There is no way for any collection to do real justice to a photographer of Eisenstaedt's reach, but this book goes far, including not just the celebrity images but many others that give a keen sense of the times in which he lived. There is a streetwalker in knee-high boots on the Rue Saint-Denis; a polished Rolls-Royce in front of the Ritz; an aged accordionist begging for a living outside Carnegie Hall; a Mississippi fiddler.

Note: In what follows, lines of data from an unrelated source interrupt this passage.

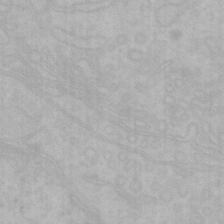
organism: Mouse
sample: Choroid plexus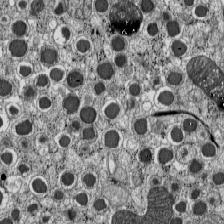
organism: C57BL Mouse
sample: Pancreatic islet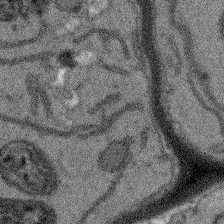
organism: Arabidopsis thaliana
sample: Root tip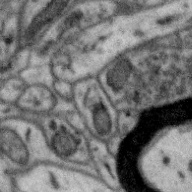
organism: Zebra finch
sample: Brain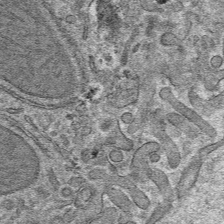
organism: Mouse
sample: Mouse hepatocytes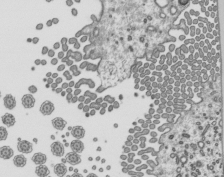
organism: Mouse
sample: Mouse epididymis efferent ductule cilia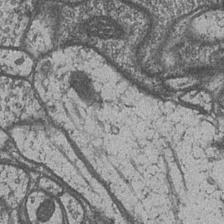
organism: Drosophila
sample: Optic medulla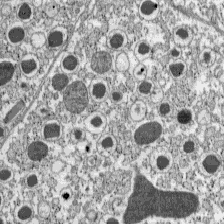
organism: C57BL Mouse
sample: Pancreatic islet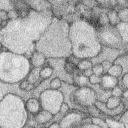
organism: Rabbit
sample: Retina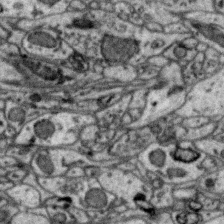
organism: Zebra finch
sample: Brain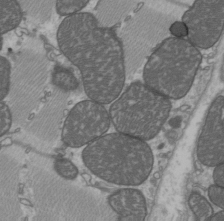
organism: C57BL Mouse
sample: Heart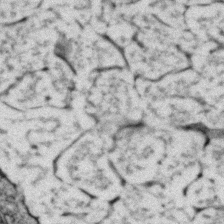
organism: Zebrafish
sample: Zebrafish embryo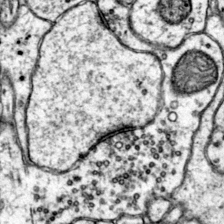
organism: Mouse
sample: Primary visual cortex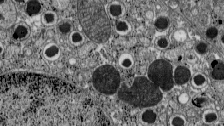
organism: C57BL Mouse
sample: Pancreatic islet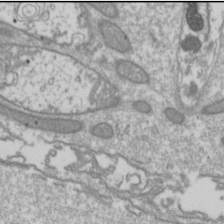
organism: Drosophila
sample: Cell division; meiosis; drosophila spermatocytes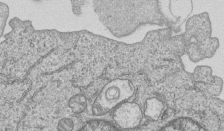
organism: Human
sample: MDA-MB-231 cells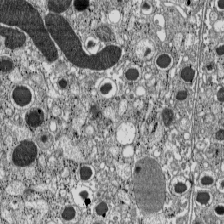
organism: C57BL Mouse
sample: Pancreatic islet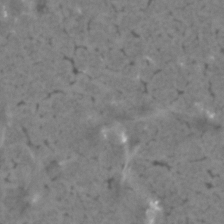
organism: Human
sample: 1205lu cells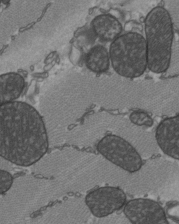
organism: C57BL Mouse
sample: Heart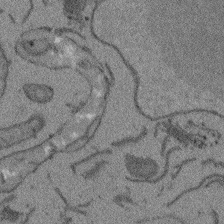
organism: Arabidopsis thaliana
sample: Root tip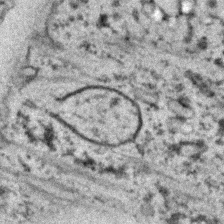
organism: C. elegans
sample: C. elegans embryo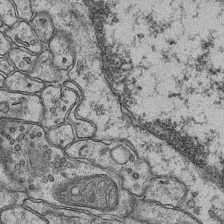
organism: Mouse
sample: CA1 Hippocampus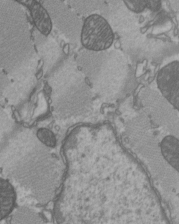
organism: C57BL Mouse
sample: Heart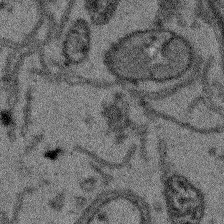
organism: Arabidopsis thaliana
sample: Root tip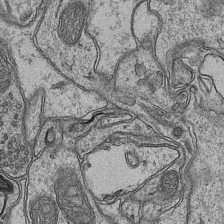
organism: Mouse
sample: CA1 Hippocampus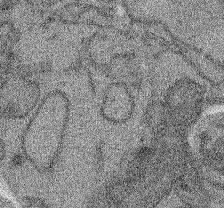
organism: Human
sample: HeLa cells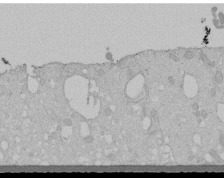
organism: Human
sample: Melanocyte Keratinocyte synapse skin construct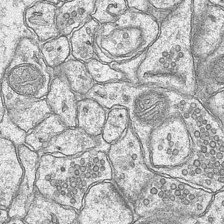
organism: Mouse
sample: CA1 Hippocampus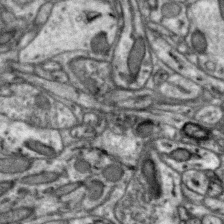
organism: Zebra finch
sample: Brain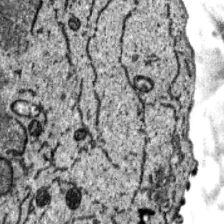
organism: Human
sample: HeLa cells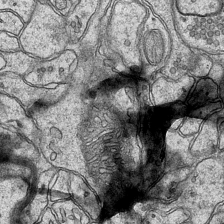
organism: Mouse
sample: CA1 Hippocampus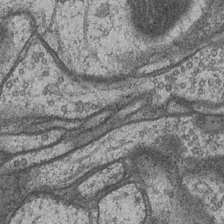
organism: Drosophila
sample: Optic medulla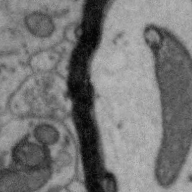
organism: Zebra finch
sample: Brain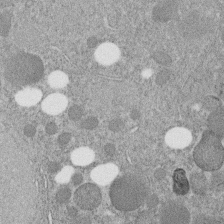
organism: C. elegans
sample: C. elegans embryo early stage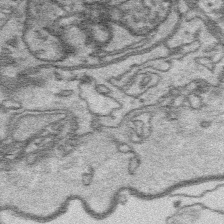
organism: Platynereis dumerilii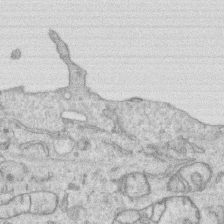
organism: Human
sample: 1205lu cells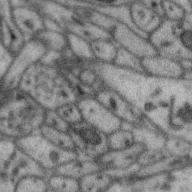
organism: Zebra finch
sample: Brain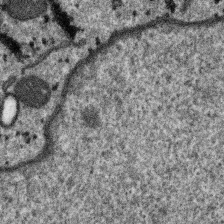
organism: Human
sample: Lung epithelial cells infected with SARS-CoV-2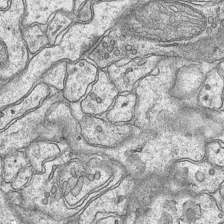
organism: Mouse
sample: CA1 Hippocampus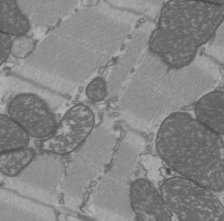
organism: C57BL Mouse
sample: Heart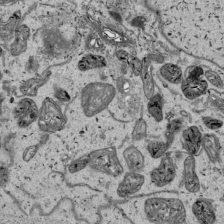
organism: Human
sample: Mitochondria in HCT116 cells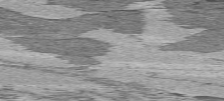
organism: C57BL Mouse
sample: Heart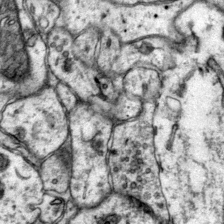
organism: Mouse
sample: Primary visual cortex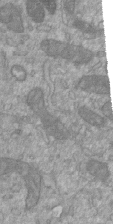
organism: Mouse
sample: ED-1 cell nuclei; centrioles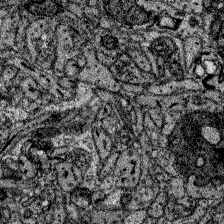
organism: Zebrafish
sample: Larval olfactory bulb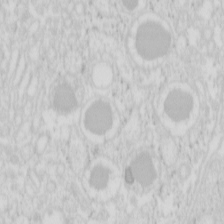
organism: Mouse
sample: Pancreas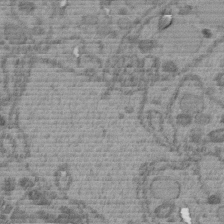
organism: C. elegans
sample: C. elegans embryo early stage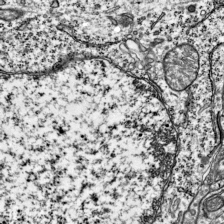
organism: Mouse
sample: Visual Cortex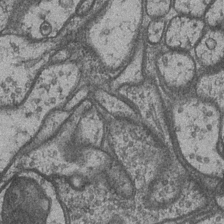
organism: Drosophila
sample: Optic medulla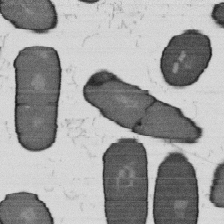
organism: B. subtilis
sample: Bacterial spore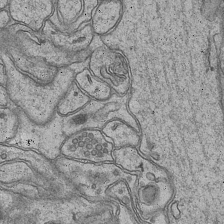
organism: Mouse
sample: CA1 Hippocampus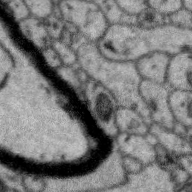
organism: Zebra finch
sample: Brain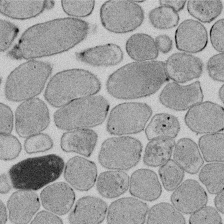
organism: E. coli
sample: Bacterial nucleoid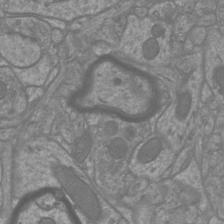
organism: Mouse
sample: Cortical neurons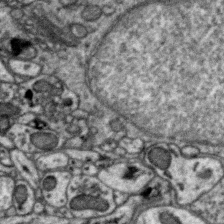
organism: Zebra finch
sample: Brain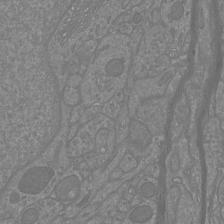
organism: Mouse
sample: Cortical neurons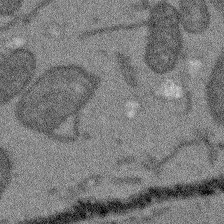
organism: Arabidopsis thaliana
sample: Root tip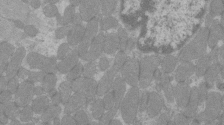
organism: C57BL Mouse
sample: Tibialis anterior muscle cell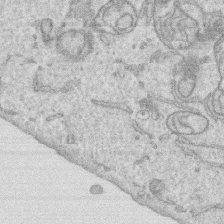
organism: Human
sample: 1205lu cells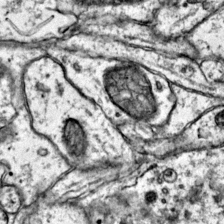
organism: Mouse
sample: Primary visual cortex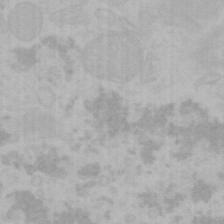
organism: Mouse
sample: Choroid plexus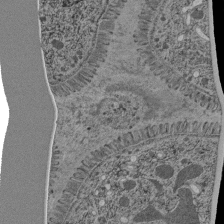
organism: C. elegans
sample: C. elegans pharynx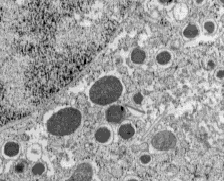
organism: C57BL Mouse
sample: Pancreatic islet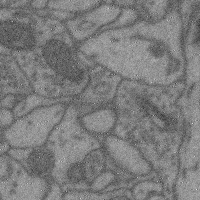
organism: Mouse
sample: Cerebral cortex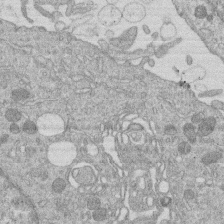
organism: Human
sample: Macrophage cells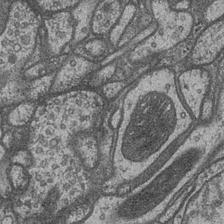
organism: Drosophila
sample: Optic medulla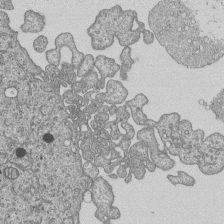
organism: Human
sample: MDA-MB-231 cells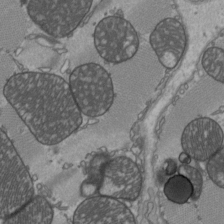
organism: C57BL Mouse
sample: Heart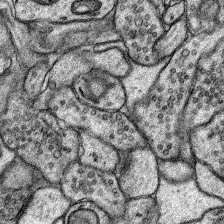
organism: Rat
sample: Hippocampus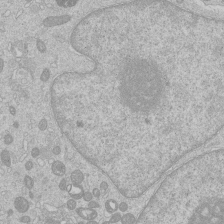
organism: Human
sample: Macrophage cells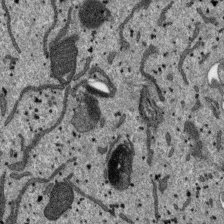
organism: Human
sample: Lung epithelial cells, uninfected (mock) control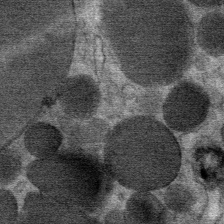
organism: Mouse
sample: Mouse Salivary gland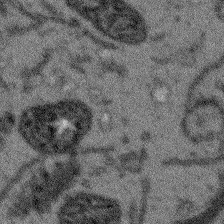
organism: Arabidopsis thaliana
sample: Root tip

Like those of his contemporaries Cartier-Bresson, Lartigue, and Kertész, Eisenstaedt's photographs stop you in your tracks, their meanings more complexly layered with every passing decade. Take his shot of 5- and 6-year-olds, wide-eyed and screaming at a puppet show in a Paris park in l963, just as television was beginning its long, depressing siege on childhood's imaginative realm. Or the image of women in their spring chapeaus, taking afternoon tea on the roof of the Excelsior Hotel in Florence in 1934, pretending that their pleasant world would endure. The historical resonance of such images is what makes this a thinking person's book, but of course it is possible to love it just for the celebrities, nearly all of them now gone. --Peggy MoormanAbout the Author:
Alfred Eisenstaedt (1898-1995) began his photographic career in Berlin in 1929. Six years later he emigrated to the United States, where he joined the prepublication staff of LIFE magazine. In his 60 years with LIFE, he completed over 2,500 assignments and 86 covers. His work was the subject of 13 books. Eisenstaedt received the National Medal of Arts in November 1989 for extraordinary photographs that document the tragedies and triumphs he has witnessed over a lifetime. In 1998, LIFE magazine established the annual Alfred Eisenstaedt Awards to celebrate the best photographers each year in American magazines. A special Eisie awards issue of LIFE will be published in late March 1999 bringing renewed attention to Eisenstaedt
Bryan Holme had a long and distinguished career in art book publishing. He was the editor and designer of 9 books on Eisenstaedt.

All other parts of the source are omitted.